О суде над преподобным и его казни обстоятельно рассказывает особая повесть, составленная под сильным впечатлением скорбных событий послушниками Брестской обители святого Симеона, почитателями святого Афанасия. «Что мы видели своими глазами, что могли узнать от других людей о муках и отшествии из мира сего покойного отца Афанасия, нашего игумена, о том пишем и свидетельствуем. Кто-то недобрый в то время поднял войну с казаками: и встали великое преследование и неосновательное подозрение от иноверных на бедную Русь во всей короне Польской и великом княжестве Литовском. Покойный отец игумен уже не говорил ничего, противного униатам, сидел себе тихо в монастыре в то тревожное время. Вдруг паны из каптуровых судов[13] воеводства Брестского по навету пана Шумского, в то время капитана королевской гвардии, прислали несколько человек шляхты в наш монастырь, чтобы взять игумена в замок. А был тогда день субботний, именно 1 июля, и покойный сам служил литургию в храме Рождества Пречистой Девы Богородицы в другом своем монастыре[14].
Когда он, находясь у престола, заметил в церкви, как раз во время пения «Иже Херувимы», шляхту, за ним пришедшую, – сильно встревожился, как бы впал в забытье и стоял долго, ничего не совершая, так что можно было пропеть Херувимскую песнь в другой раз. Потом оправился, опять начал служить и всю литургию окончил чинно. А по окончании обедни выслушал от шляхты, что она пришла за ним, и немедленно, никуда не заходя из церкви, взявши с собой другого брата, пошел в замок. Там, став перед панами судьями, начал сперва громко говорить им и с почетом к судьям привел то, что святой апостол Павел был перед царем Агриппою и считал себя счастливым, так как знал, как ему защищаться (см.: Деян. 26, 1–2). Но паны судьи отнеслись с презрением к речи покойного игумена и, не слушая больше, приказали доносчику, названному пану Шуйскому, начать докладывать дело против него о посылке каких-то листов и пороху казакам. А отец игумен отвечает на это: «Милостивые паны! Это клевета и ложный вымысел, будто я посылал листы или порох казакам. Ведь вы имеете немало дозорщиков, пошлите за ними, и пусть они покажут, если я когда-нибудь и куда-нибудь отправлял порох. Что касается листов, то пусть ябедник приведет какое-нибудь доказательство, что я посылал их, как он клевещет». Тогда немедленно послали доносчика Шумского и других при нем, чтобы перерыли наш монастырь и отыскали порох и листы. А когда ничего не нашли там и уже уходили назад, доносчик отрыгнул злобу свою и сказал гайдукам[15]: «Что же вы не подкинули какого-нибудь мешочка с порохом и не донесли, что нашли тут у монахов».
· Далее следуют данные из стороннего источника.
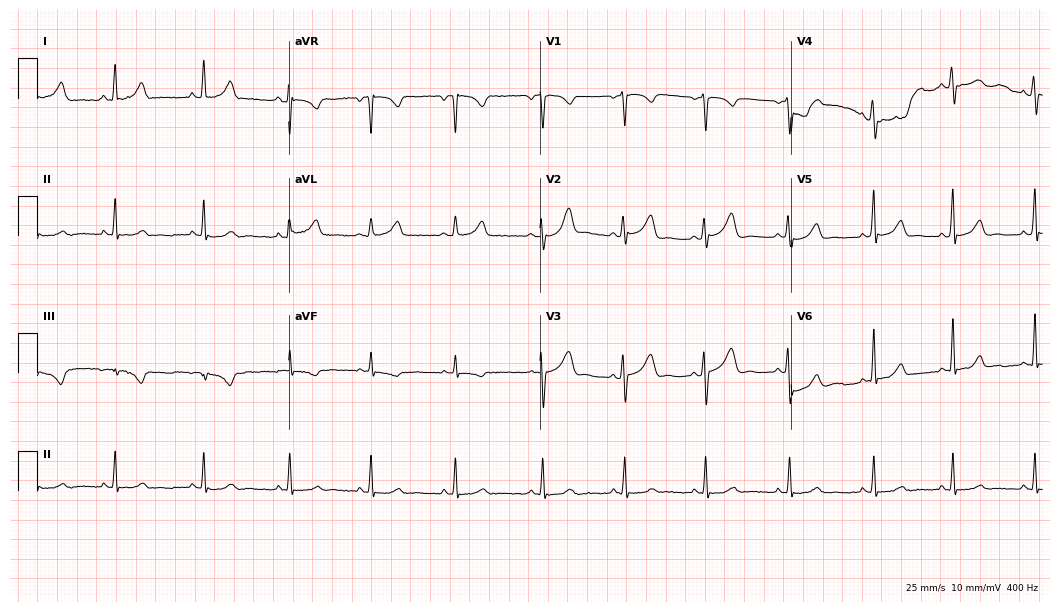
Resting 12-lead electrocardiogram. Patient: a 29-year-old female. Read as a normal ECG.
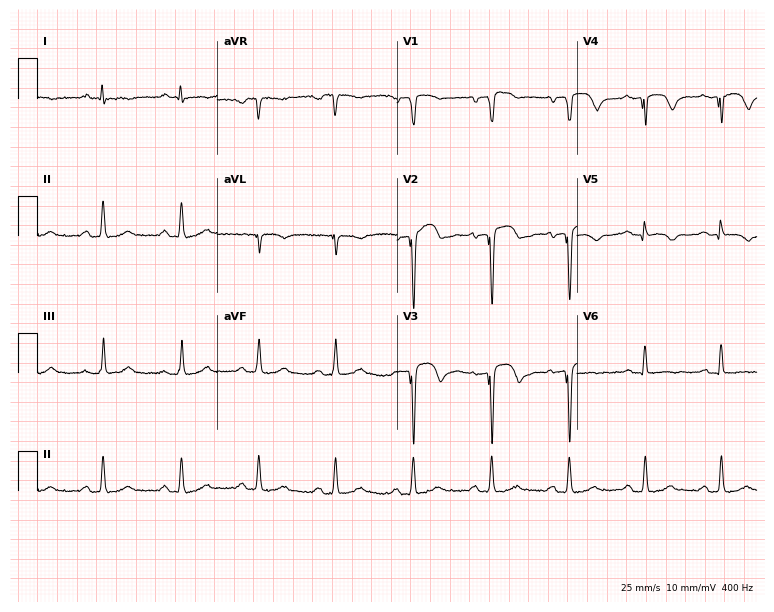
ECG (7.3-second recording at 400 Hz) — a 70-year-old male patient. Screened for six findings — first-degree AV block, right bundle branch block (RBBB), left bundle branch block (LBBB), sinus bradycardia, atrial fibrillation (AF), sinus tachycardia — none is recorded. Other findings, if any, are not listed.

Увидали затем и сами паны судьи, что не было никаких доказательств вины игумена, а одна только пустая молва, вернее клевета, и успокоились. Но стали допрашивать о другом предмете и сказали: «Но ведь ты унию святую бесчестил и проклинал?» Положивши на себя знамение креста Господня, покойный отец игумен в ответ на это произнес: «Ужели, милостивые паны, вы за то велели мене явиться к вам, что я бесчестил и проклинал вашу унию? Что я говорил на сейме в Варшаве перед его милостью королем Владиславом IV, господином своим яснейшим, и перед пресветлым его сенатом, что всюду провозглашал по воле Божией, то утверждаю и теперь пред вами: проклята ваша теперешняя уния, и ведайте по сущей правде, что если ее не истребите в своем государстве и Православной Восточной Церкви не умирите, навлечете на себя гнев Божий». А сказал это громким голосом, чтобы и те, кто был поодаль, могли хорошо слышать. Сейчас же на эти слова некоторые крикнули: «Казнить, четвертовать, посадить на кол такого схизматика!» И уже начали было его толкать от одного к другому и рвать во все стороны. Но паны судьи велели всем на время из избы выйти и, потолковав между собой, говорят отцу игумену: «Ты заслужил, чтобы тебя сейчас же предать позорной смерти (и она не минет тебя). А теперь мы приказываем взять тебя в темницу, пока не получим какого-либо указания из Варшавы».